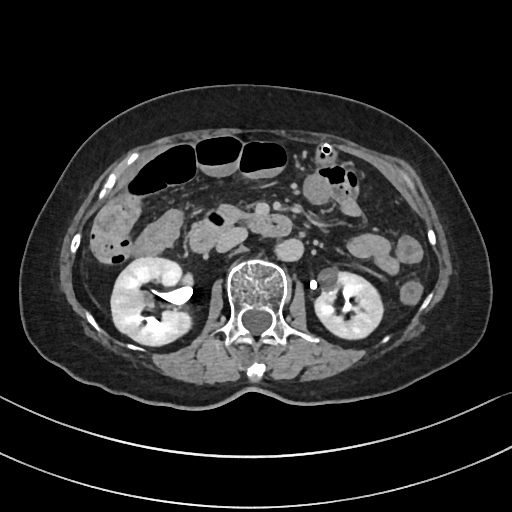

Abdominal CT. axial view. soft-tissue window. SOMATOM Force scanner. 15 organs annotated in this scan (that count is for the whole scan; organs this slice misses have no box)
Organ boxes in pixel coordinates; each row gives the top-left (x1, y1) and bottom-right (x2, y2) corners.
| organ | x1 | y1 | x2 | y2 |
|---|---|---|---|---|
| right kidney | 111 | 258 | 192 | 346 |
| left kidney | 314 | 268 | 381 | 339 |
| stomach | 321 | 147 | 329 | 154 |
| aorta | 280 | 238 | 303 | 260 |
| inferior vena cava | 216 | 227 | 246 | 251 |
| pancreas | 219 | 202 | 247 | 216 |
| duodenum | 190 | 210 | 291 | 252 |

===

▸ Exercise aim
In the records above, find every line that contains the word "kidney" and copy it.

▸ Response for this exercise
| right kidney | 111 | 258 | 192 | 346 |
| left kidney | 314 | 268 | 381 | 339 |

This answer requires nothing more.